An apology, an explanation, and a case study I lived through.

I owe you an apology. No newsletter last week.

The reason is simple, and it turned out to be professionally useful. I was sitting in the dark in São Silvestre, Portugal, with no electricity and no mobile coverage, courtesy of Storm Kristin. Portugal’s most destructive storm in recorded history handed me an unplanned field lesson in last-mile crisis communication failure.

There’s a particular irony in being a crisis communication consultant who can’t communicate during a crisis.

I spent six days with no power, no internet, and no way to reach you (or anyone else beyond shouting distance). My communication world shrank fast. It was my wife, our neighbours, a rescued puppy, and an Italian stovetop coffee maker that suddenly counted as essential infrastructure.

But those six days were valuable beyond the inconvenience for one reason: I felt, firsthand, the gap between what national crisis communication systems promise and what actually reaches people on the ground.
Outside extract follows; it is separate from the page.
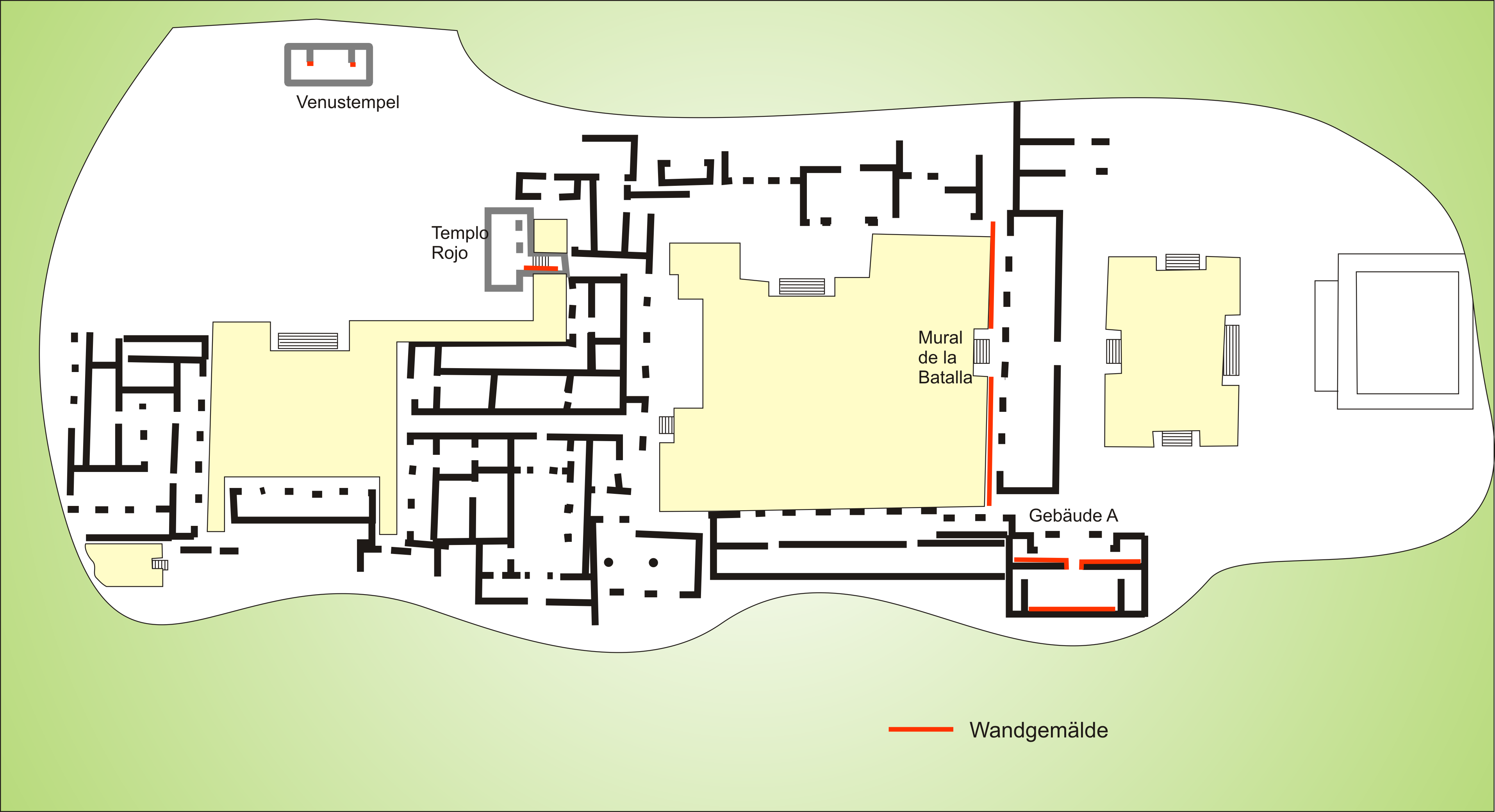 Cacaxtla, Grundriss

I watched Portugal run a textbook-perfect early warning effort. Then I watched the system go quiet after the storm passed, right when we needed information most.
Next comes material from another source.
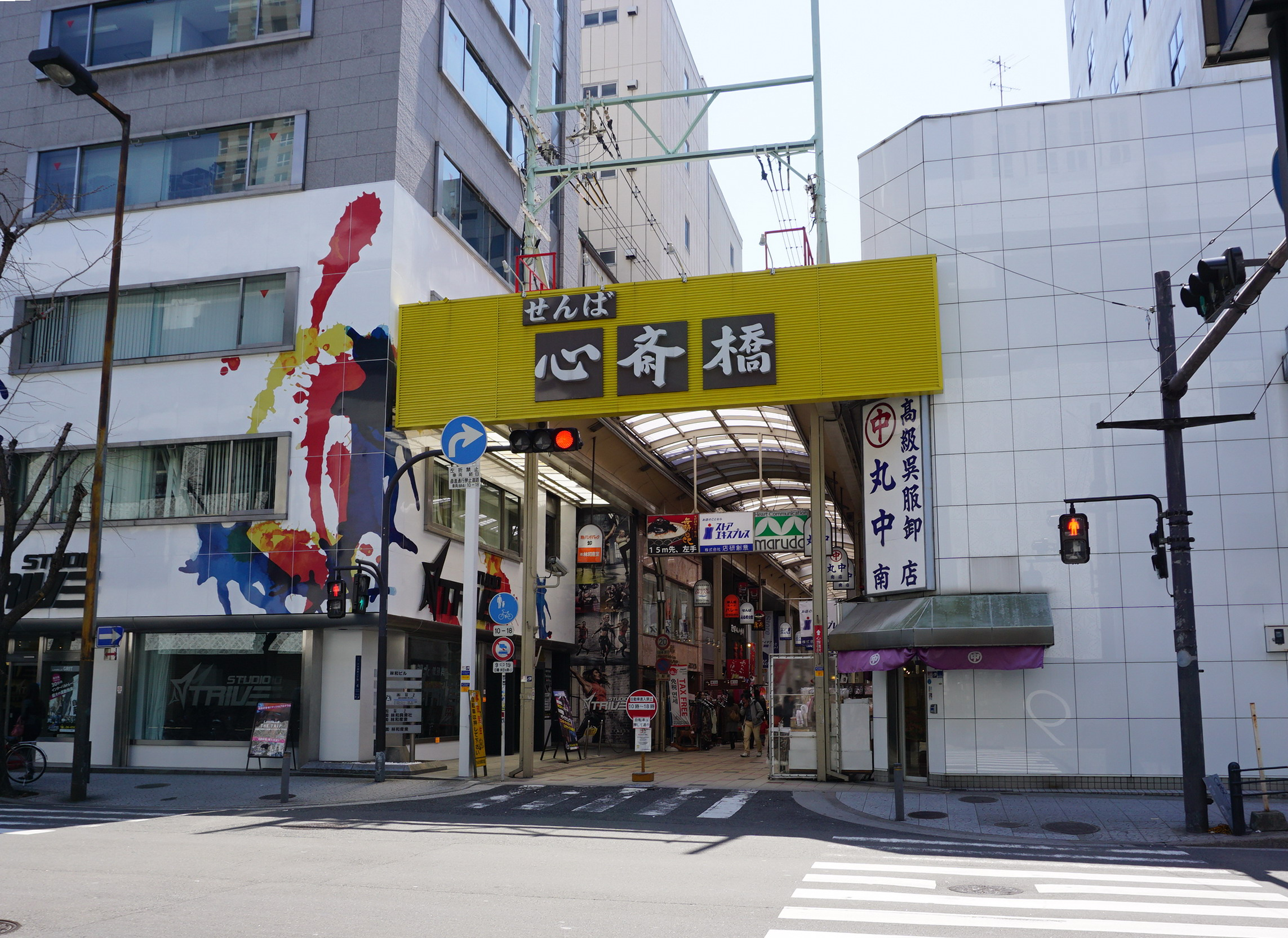 せんば心斎橋商店街

So this week’s newsletter comes to you late, but with a sharper edge. What follows isn’t just analysis. It’s testimony. And it points to something that matters: even sophisticated crisis communication systems can fail at the last mile.

Let me tell you what happened.

Table of Contents

Storm Kristin

On January 28, 2026, Storm Kristin slammed into Portugal’s central coast with winds hitting 208 km/h. It was the most destructive storm in the country’s recorded history. Ten dead. Nearly one million homes dark. €1.5–2 billion in damages. Within days, the government announced a €2.5 billion recovery package, one of the largest disaster responses in European history.

From a crisis communication perspective, the national response did a lot right.

Portugal’s meteorological institute began tracking the depression two days out and formally named it “Kristin” on January 27. That single act matters: it gave the public a specific threat to picture and talk about.

The National Emergency and Civil Protection Authority elevated the country to Level 4 maximum readiness 24 hours before landfall. SMS and Cell Broadcast alerts reached 2.3 million devices. Authorities deployed 34,000 emergency personnel. Prime Minister Luís Montenegro visited affected areas within 48 hours.

The government’s statement also did something quietly smart. It credited “early warnings issued by civil protection bodies and the responsible and prudent behaviour by the Portuguese people” with mitigating consequences. In one line, it backed the warning system and rewarded the public for listening, which is how you build compliance for the next time.

It was coordinated. It was fast. It looked, at the national level, like competence.

And still, beneath that macro-level success, there’s a problem most crisis communicators recognise: the gap between national messaging and hyper-local experience.

The Warning That Wasn’t Quite

I was in São Silvestre when Kristin arrived. The SMS warnings came through as promised. They stated wind strengths and included a number and a link. Good delivery.

But the message didn’t tell anyone what to do.

Follow the link and you reached the civil protection website, helpfully bilingual in Portuguese and English. The content was clear in a technical sense: overview maps, wind strength data, precipitation forecasts.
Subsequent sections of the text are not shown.